3.) That stable of runningbacks. When was the last time Tennessee was as deep at runningback as it is right now? The 2016 team featured both Alvin Kamara and Jalin Hurd (until Hurd left the program mid-season, that is) and that’s a tandem that’s awfully hard to top in terms of raw talent. But this Tennessee team has three quality options, and I’m not sure the 2016 team had that — although John Kelly and Carlin Fils-aime weren’t too bad.

All the talk today is about Dylan Sampson, who scored four touchdowns. Perhaps that’s legit, but the one who really impressed was Jaylen Wright. He finished with 115 yards and averaged 9.6 yards per carry. Throw in Jabari Small — who finished with 67 yards on 13 carries — and that’s a trio of runningbacks that could be among the best in the SEC, all things considered.
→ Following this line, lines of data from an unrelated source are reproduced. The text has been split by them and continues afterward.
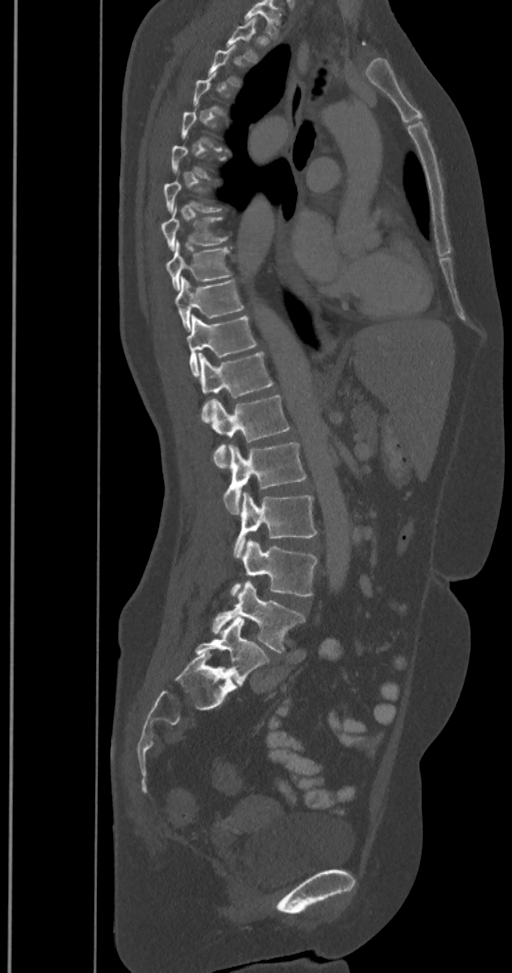 CT spine; sagittal view; W/L 1800/400 HU; the image is 350 mm wide. Bounding boxes as [x1, y1, x2, y2] in pixel coordinates.
Each vertebra is boxed only on the slices from the first to the last where its cross-section reaches a third of its largest, so a slice outside that range leaves it unboxed.
In these labels the spine has an L6, a sixth lumbar vertebra below L5.
L6: [196, 617, 268, 684]
L5: [212, 581, 305, 652]
L4: [231, 538, 316, 597]
L3: [234, 492, 316, 557]
L2: [224, 442, 306, 514]
L1: [209, 395, 290, 468]
T12: [198, 352, 272, 422]
T11: [186, 315, 256, 376]
T10: [174, 276, 243, 331]
T9: [165, 242, 230, 290]
T8: [161, 212, 227, 249]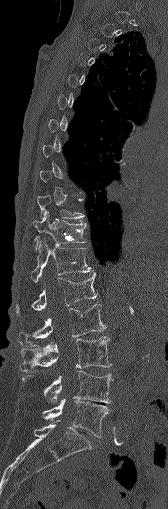 Computed tomography of the spine — sagittal reformat — 168 mm image width — W/L 1800/400 HU — 168x509 px
Coordinates as <box>x1,y1,x2,y2</box>.
Each vertebra is boxed only on the slices from the first to the last where its cross-section reaches a third of its largest, so a slice outside that range leaves it unboxed.
Vertebra bounding boxes:
- L5: <box>43,398,109,436</box>
- L4: <box>22,370,112,404</box>
- L3: <box>20,336,111,370</box>
- L2: <box>19,304,105,344</box>
- L1: <box>16,272,97,311</box>
- T12: <box>31,237,91,282</box>
- T11: <box>33,215,86,248</box>
- T10: <box>37,196,83,219</box>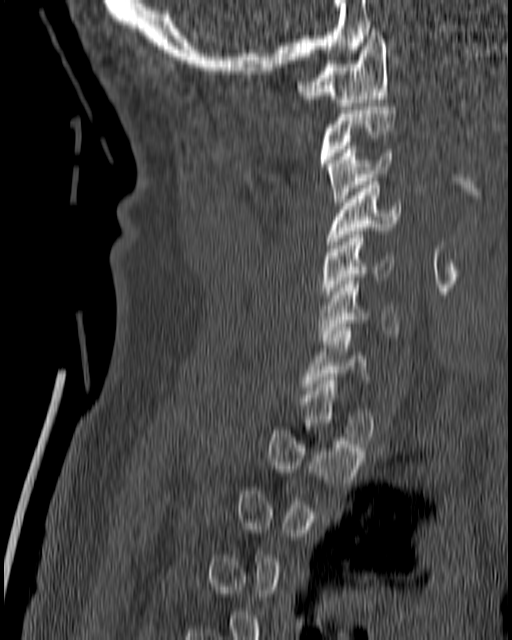

CT, spine; sagittal view; 512x640 px
Each box given as x1,y1,x2,y2.
Each vertebra is boxed only on the slices from the first to the last where its cross-section reaches a third of its largest, so a slice outside that range leaves it unboxed.
Vertebra bounding boxes:
- C1: x1=297, y1=28, x2=388, y2=109
- C2: x1=319, y1=107, x2=395, y2=166
- C3: x1=326, y1=146, x2=394, y2=205
- C4: x1=325, y1=178, x2=401, y2=248
- C5: x1=319, y1=235, x2=393, y2=301
- C6: x1=318, y1=277, x2=399, y2=344
- C7: x1=302, y1=327, x2=367, y2=390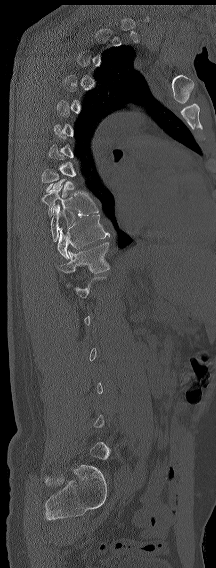
Spine CT — sagittal view — the image is 216 mm wide
Not every vertebra on this slice has a box: a vertebra is boxed only from the first to the last slice where its cross-section is at least a third of its largest, and this slice is outside that range for at least one of them.
<vertebrae><v name="T12" x1="58" y1="242" x2="109" y2="273"/><v name="T11" x1="55" y1="214" x2="109" y2="259"/><v name="T10" x1="51" y1="205" x2="76" y2="242"/><v name="T9" x1="41" y1="186" x2="98" y2="217"/></vertebrae>
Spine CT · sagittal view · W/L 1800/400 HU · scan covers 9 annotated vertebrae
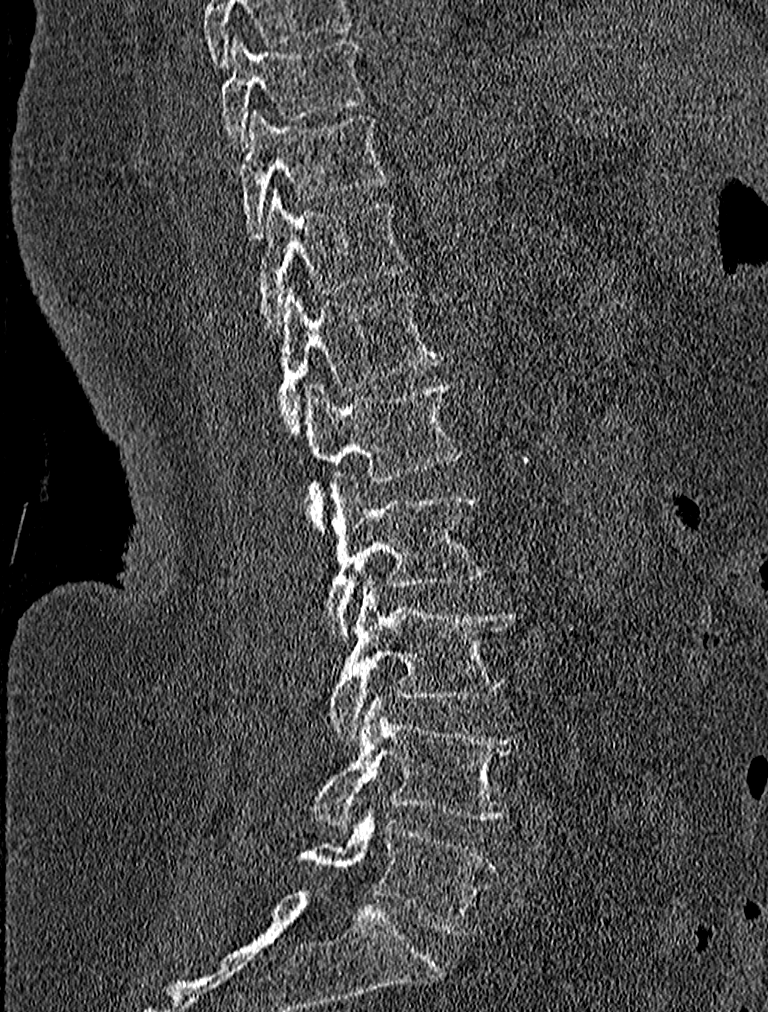

In the table, x1 and y1 are a box's top-left corner and x2 and y2 its bottom-right corner, in pixels.
| vertebra | x1 | y1 | x2 | y2 |
|---|---|---|---|---|
| T9 | 219 | 33 | 367 | 148 |
| T10 | 239 | 111 | 390 | 237 |
| T11 | 254 | 187 | 407 | 331 |
| T12 | 276 | 286 | 444 | 436 |
| L1 | 306 | 379 | 461 | 532 |
| L2 | 324 | 473 | 488 | 640 |
| L3 | 327 | 577 | 515 | 742 |
| L4 | 310 | 699 | 523 | 826 |
| L5 | 297 | 818 | 499 | 934 |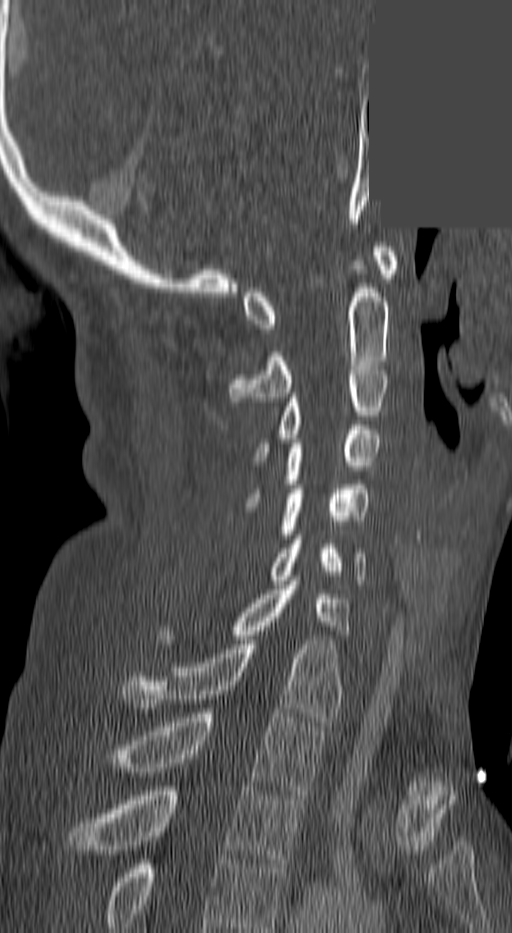 CT · sagittal reformat · bone-window reconstruction · 512x933 px · some of the image was removed or blocked out with constant pixels
In this scan, the topmost labeled vertebra is C1 and the lowest is T3.
<vertebrae><v name="C1" x1="243" y1="247" x2="395" y2="333"/><v name="C2" x1="232" y1="288" x2="388" y2="401"/><v name="C3" x1="256" y1="366" x2="388" y2="465"/><v name="C4" x1="251" y1="430" x2="377" y2="502"/><v name="C5" x1="280" y1="485" x2="370" y2="538"/><v name="C6" x1="272" y1="535" x2="367" y2="584"/><v name="C7" x1="235" y1="576" x2="349" y2="639"/><v name="T1" x1="122" y1="640" x2="340" y2="721"/><v name="T2" x1="107" y1="709" x2="322" y2="794"/><v name="T3" x1="67" y1="786" x2="304" y2="868"/></vertebrae>
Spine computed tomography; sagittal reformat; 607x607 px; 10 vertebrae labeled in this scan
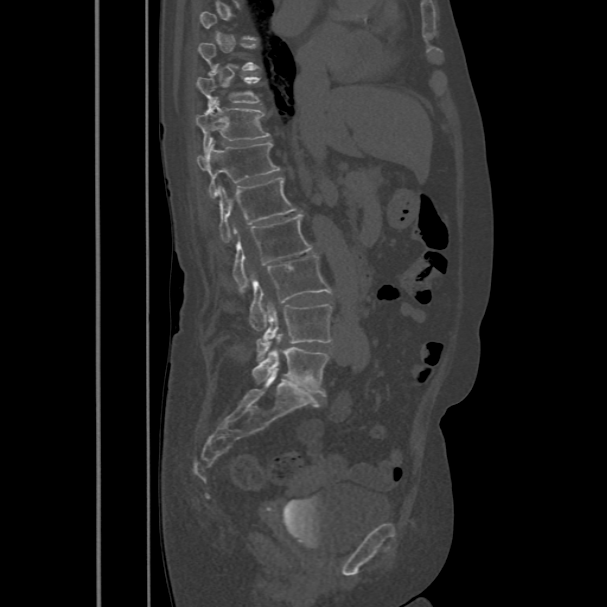

A vertebra gets a box only on the slices from the first to the last where its cross-section is at least a third of its largest; on a slice outside that range it gets none.
<vertebrae><v name="T9" x1="197" y1="43" x2="260" y2="72"/><v name="T10" x1="196" y1="75" x2="260" y2="106"/><v name="T11" x1="195" y1="97" x2="271" y2="152"/><v name="T12" x1="196" y1="142" x2="280" y2="197"/><v name="L1" x1="218" y1="177" x2="299" y2="242"/><v name="L2" x1="232" y1="215" x2="311" y2="289"/><v name="L3" x1="249" y1="255" x2="332" y2="329"/><v name="L4" x1="256" y1="305" x2="332" y2="357"/><v name="L5" x1="251" y1="336" x2="329" y2="395"/></vertebrae>
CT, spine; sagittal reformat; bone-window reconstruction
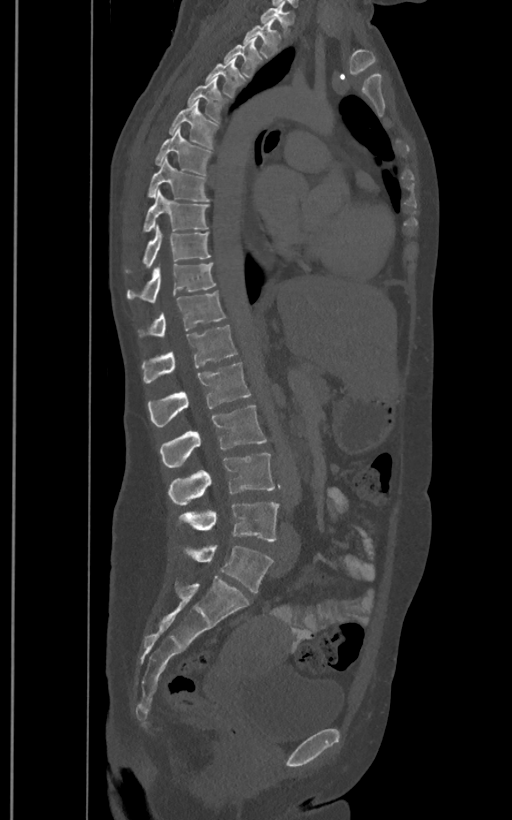

Each box is [x1, y1, x2, y2] in pixels: top-left corner, then bottom-right corner.
The labels name a sixth lumbar vertebra for this spine: L6, after L5.
{"vertebrae":{"T1":[260,6,293,35],"T2":[243,18,281,58],"T3":[224,38,263,77],"T4":[205,56,244,96],"T5":[187,77,225,122],"T6":[169,100,218,148],"T7":[155,127,211,175],"T8":[147,158,209,201],"T9":[143,189,209,232],"T10":[125,225,210,273],"T11":[127,263,216,302],"T12":[138,291,225,337],"L1":[142,325,237,383],"L2":[147,362,251,426],"L3":[160,406,266,468],"L4":[168,453,275,505],"L5":[178,503,279,542],"L6":[184,545,273,592]}}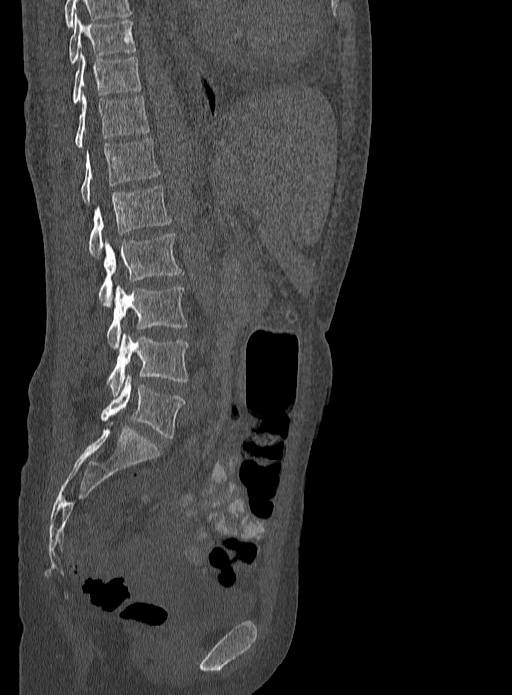
Computed tomography of the spine · sagittal reformat
Boxes are given in columns x1, y1, x2, y2, the pixel coordinates of their top-left and bottom-right corners.
| vertebra | x1 | y1 | x2 | y2 |
|---|---|---|---|---|
| T9 | 69 | 14 | 136 | 64 |
| T10 | 72 | 52 | 140 | 104 |
| T11 | 75 | 94 | 149 | 148 |
| T12 | 80 | 138 | 159 | 203 |
| L1 | 89 | 185 | 171 | 256 |
| L2 | 98 | 234 | 183 | 305 |
| L3 | 107 | 284 | 186 | 348 |
| L4 | 107 | 332 | 188 | 396 |
| L5 | 101 | 375 | 185 | 439 |

As a team, Tennessee averaged 5.5 yards per carry. It’s easy to say, “But Virginia…” The truth, though, is that for however much UVA is going to struggle this year, the Cavs have a pretty solid defensive front. And Tennessee carved them up at times.

4.) Bazooka Joe… It’s going to be a maddening year with Joe Milton at QB. We saw Bazooka Joe in a nutshell today. When he’s good, he’s really, really good. But when he’s bad, he’s cringe-inducing. It may be fair to say that Milton will both win plenty of games and perhaps also lose a game or two all by himself.

With that said, Milton had a pretty outstanding game against Virginia, with the exception of that brief spurt late in the first quarter and early in the second quarter when he had several bad throws in a row. Once he settled down, he was on target. And his bad passes weren’t poor decisions; just inaccurate throws.

Milton finished 21 of 30 for 201 yards and a pair of touchdowns. His most impressive throw was the one that Keyton dropped. He launched it nearly 50 yards with just a flick of the wrist. It looked effortless.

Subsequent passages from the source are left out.